Posts Tagged ‘Elderly’

Labour will tax the dead

Gordon Brown’s death tax

R.I.P. Off

Shadow Health Secretary Andrew Lansley says that ministers are secretly planning a “death tax” of up to £20,000 per head to pay for their plans for a National Care Service.

“Gordon Brown needs to come clean with the public and say how he will fund his new National Care Service”, Lansley said.

“Behind closed doors Ministers are secretly planning a death tax of up to £20,000 per head which would be levied on the estates of grieving families.”

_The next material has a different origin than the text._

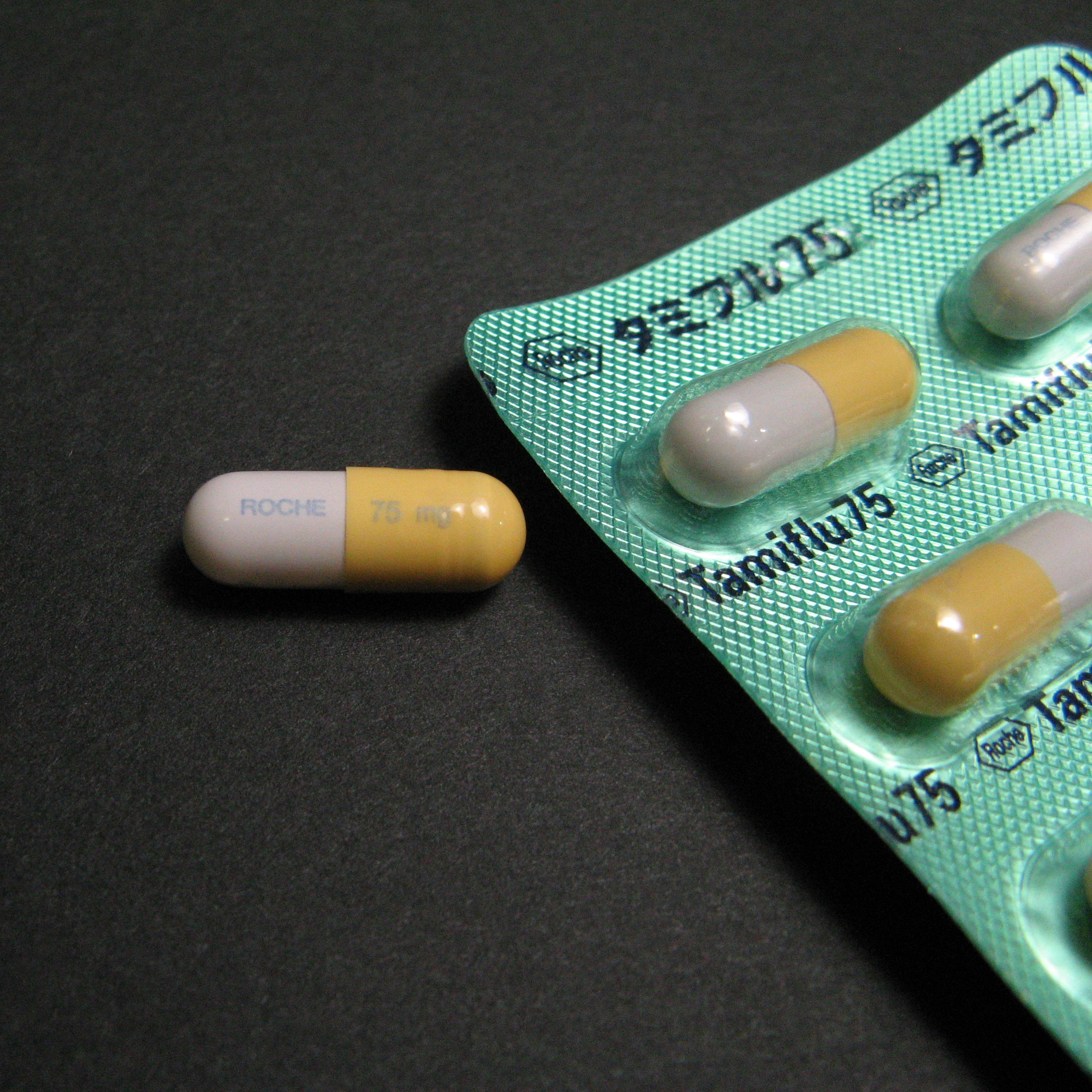 Oseltamivir (Japan)

Lansley added that even this death tax would not raise enough to pay for this new National Care Service, meaning that Labour are also planning to take away cash disability benefits from the elderly and cut money from the NHS. “It is another top-down, bureaucratic, costly plan from Labour for which every one of us would end up paying the price”, he said.

Philip Hammond, the Shadow Chief Secretary to the Treasury,  described the problem this death tax would cause: “When you die, a Labour Government would take £20,000 from what you leave to your children and family.  For those with the most modest savings Labour’s plans could leave them with nothing.”

In contrast, he said the Conservatives want to help people in old age so that they can “leave as much of their lifetime’s savings as possible to the next generation”.

“We will offer people the chance to pay a one off premium of £8,000 into a voluntary scheme to cover the cost of residential care in old age. So under our plans no-one would be forced to sell their home to pay for care.”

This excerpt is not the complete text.